Japanese Emperor Akihito will abdicate on Tuesday in favor of his elder son, ending a three-decade reign during which he sought to ease the painful memories of World War Two and engage with people, including the marginalized in society.

The abdication, the first by a Japanese monarch in two centuries, will be marked by a brief and relatively simple ceremony in the Imperial Palace’s prestigious Matsu no ma, or Hall of Pine. About 300 people will attend and it will be broadcast live on television.

Akihito, 85, was the first Japanese monarch to take the throne under a post-war constitution that defines the emperor as a symbol of the people without political power.

His father, Hirohito, in whose name Japanese troops fought World War Two, was considered a living deity until after Japan’s defeat in 1945, when he renounced his divinity.

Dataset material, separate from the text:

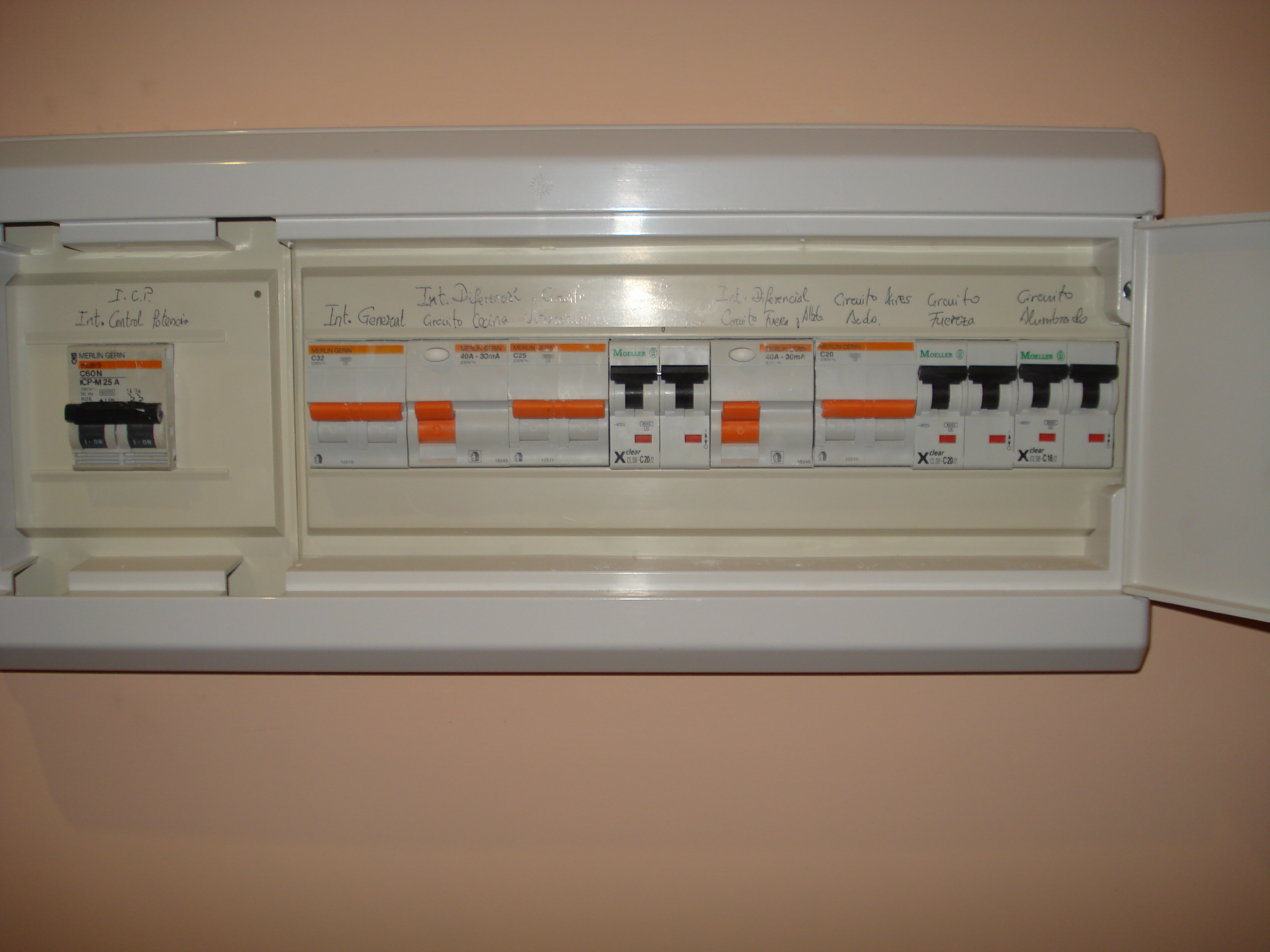 Cuadro de seguridad eléctrica en una vivienda

People raise hands as they shout 'banzai', or cheers, facing the Imperial Palace on the day of the Emperor Akihito's abdication in Tokyo, April 30, 2019.
People raise hands as they shout ‘banzai’, or cheers, facing the Imperial Palace on the day of the Emperor Akihito’s abdication in Tokyo, April 30, 2019. VOA

Akihito, together with Empress Michiko, his wife of 60 years and the first commoner to marry an imperial heir, carved out an active role as a symbol of reconciliation, peace and democracy.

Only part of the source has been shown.